= Donald Henderson (writer) =

English writer

Donald Landels Henderson (28 April 1905 – 18 April 1947) was an English writer.

==Early life==
Henderson was born in 1905 in London. He had a twin sister, Alice Janet.

He was the only son of Donald Douglas Henderson (1873–1931), an engineer, and Alice (née Landels) (1876–1905). His mother died four days after his birth, and his father remarried Helen Mary Scott (1882–1959) when the twins were four. He had two younger half-sisters, Barbara and Pauline.

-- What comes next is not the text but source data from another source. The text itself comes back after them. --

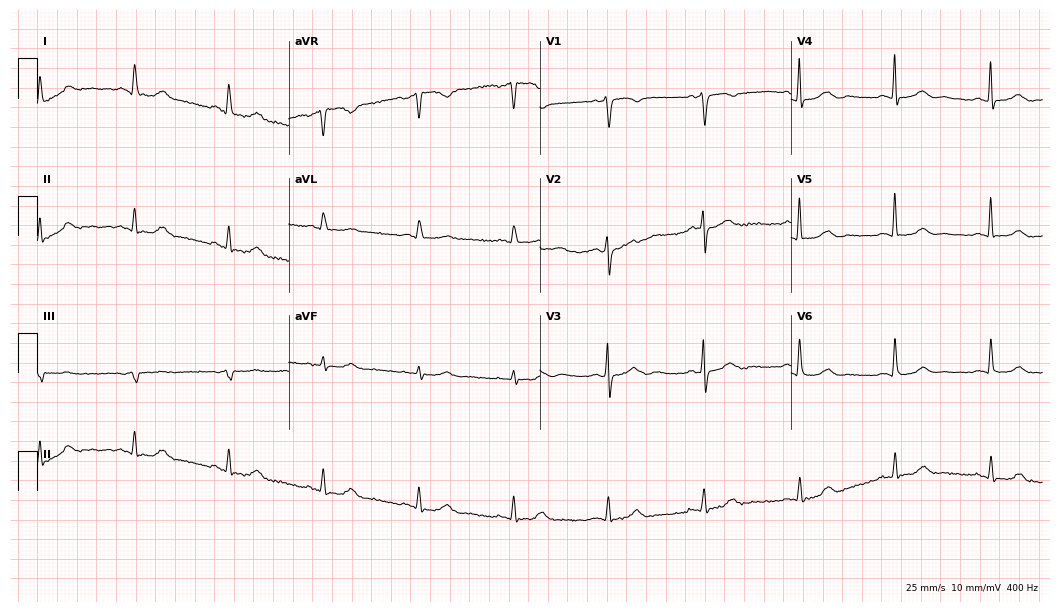
Resting 12-lead electrocardiogram. Patient: a female, 74 years old. Read as a normal ECG.
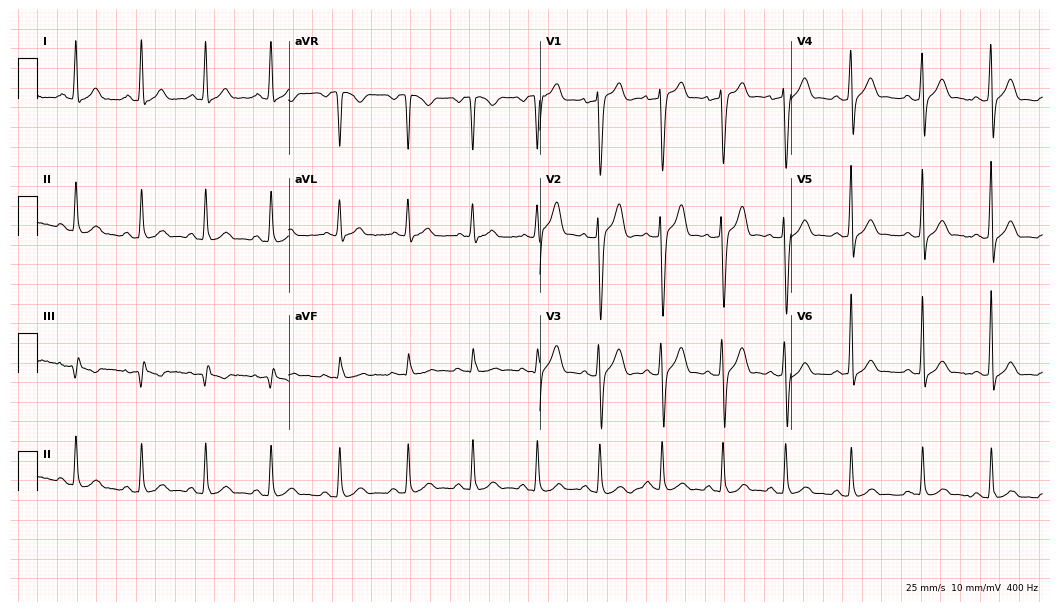
ECG (10.2-second recording at 400 Hz) — a 33-year-old male patient. Labelled as a normal ECG.
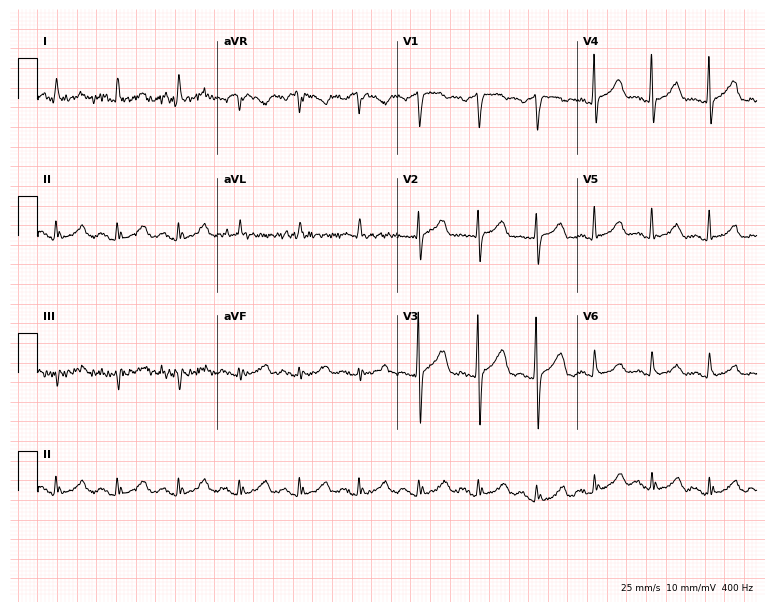
Resting 12-lead electrocardiogram. Patient: a male, 59 years old. None of these six findings is recorded: first-degree AV block, right bundle branch block, left bundle branch block, sinus bradycardia, atrial fibrillation, sinus tachycardia. Only these six findings were labelled.
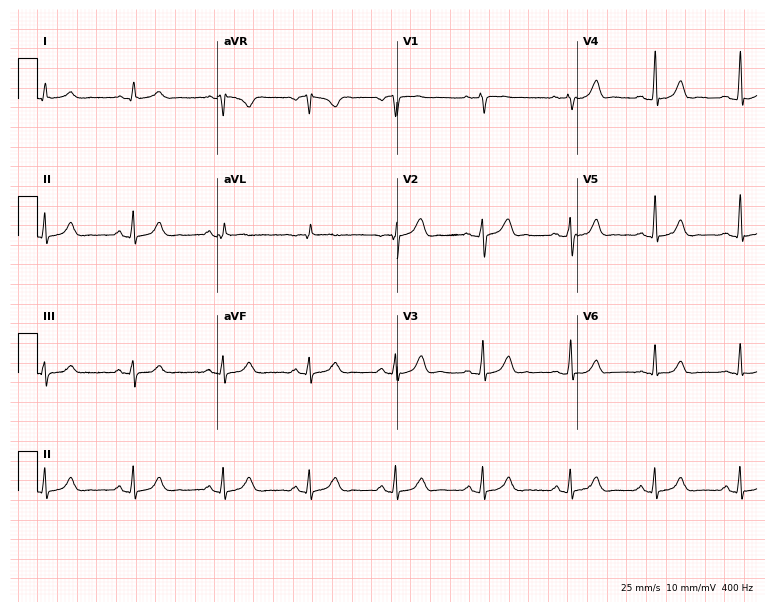
12-lead ECG from a man, 39 years old. Recorded interpretation: within normal limits.
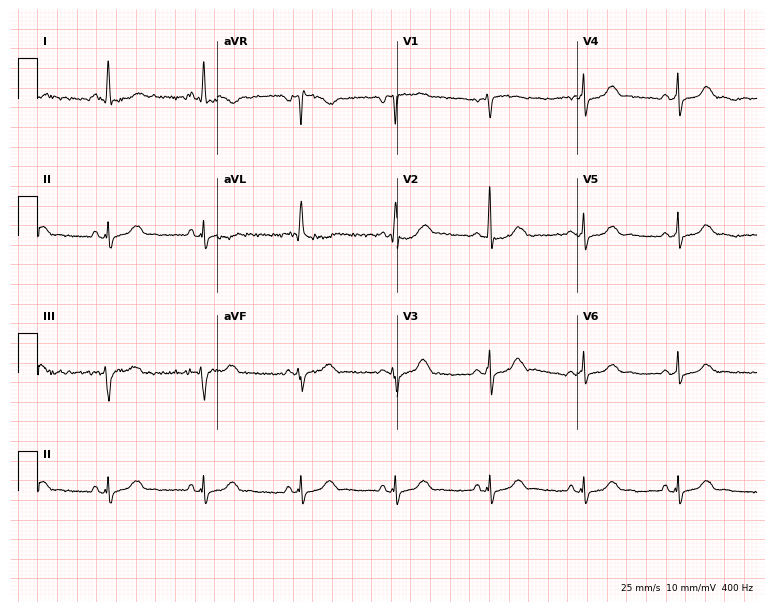
12-lead ECG from a female patient, 62 years old (7.3-second recording at 400 Hz). No first-degree AV block, right bundle branch block, left bundle branch block, sinus bradycardia, atrial fibrillation or sinus tachycardia recorded for this tracing. Findings outside these six are not listed.
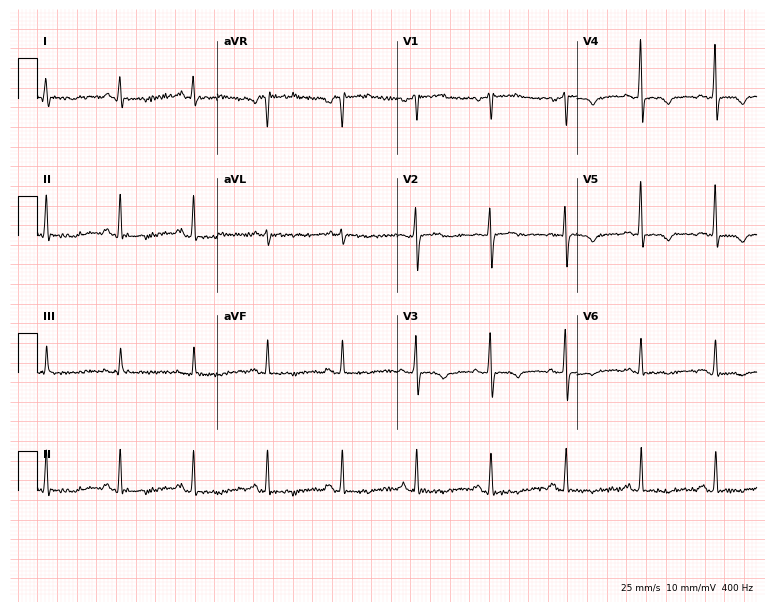
12-lead ECG (7.3-second recording at 400 Hz) from a woman, 60 years old. Screened for six findings — first-degree AV block, right bundle branch block, left bundle branch block, sinus bradycardia, atrial fibrillation, sinus tachycardia — none is recorded. Findings outside these six are not listed.
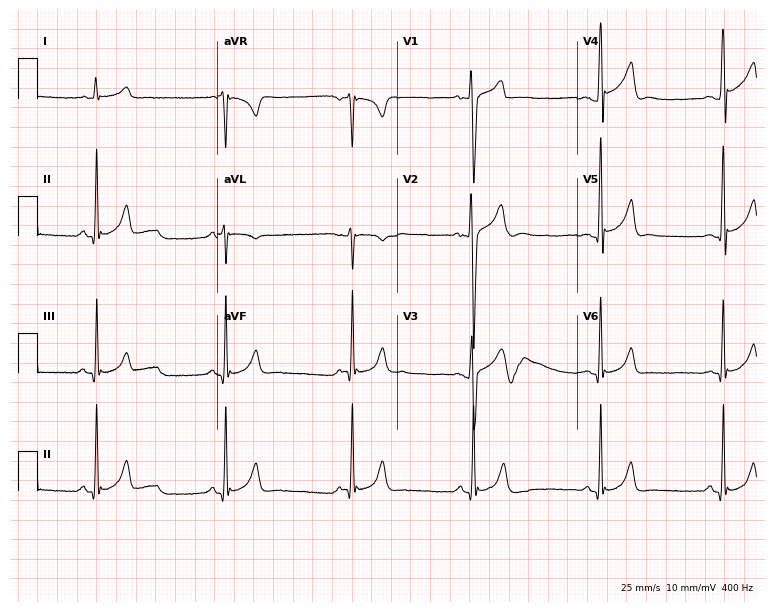
12-lead ECG from a male, 17 years old. Shows sinus bradycardia (a sinus rate of 50 beats per minute or less).
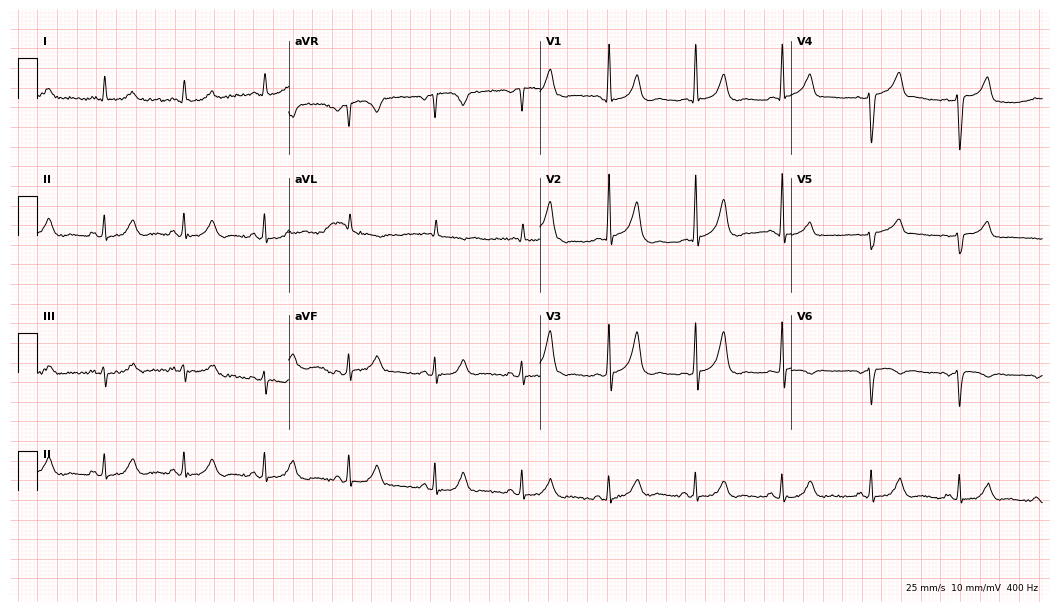
Standard 12-lead ECG recorded from a woman, 28 years old (10.2-second recording at 400 Hz). None of these six findings is recorded: first-degree AV block, right bundle branch block, left bundle branch block, sinus bradycardia, atrial fibrillation, sinus tachycardia. Other findings, if any, are not listed.

As a young man Henderson spent a period in a stockbrokers' office, and then became an actor. Later he joined the staff of the BBC.

==Career==
From early youth Henderson had written novels and plays under various pseudonyms. He first used his own name on the 1943 psychological thriller Mr Bowling Buys a Newspaper, which got considerable critical attention in wartime Britain. In 1946, it was dramatised for the stage under the same title with a cast headed by Anthony Hawtrey and Jean Forbes-Robertson. In 1948, film actor Gene Raymond obtained the screen rights to it, according to the New York Daily News. In 1950, Anthony Hawtrey and Vida Hope starred in a teleplay of the novel on British television.

In the immediate aftermath of World War II Henderson published a second novel in the same genre, the 1946 Goodbye to Murder. Following the success of Mr Bowling, his book The Announcers (written under the pen-name D.H. Landels), was published by Collins Crime Club with the new title A Voice Like Velvet.

==Personal life==
In 1932 Henderson married Janet Zoe Emilie Morrison, an actress, but the marriage soon failed. She did not remarry.

His second wife was Rosemary Bridgwater, whom he married in 1942. His wife gave birth to a son, Colin, in January 1945, but a second son, Angus, born in December the same year, only lived a few days.

Henderson's career was cut short when he developed lung cancer and died in Chelsea, London.

His second wife remarried, in 1948, to Stephen Boycott.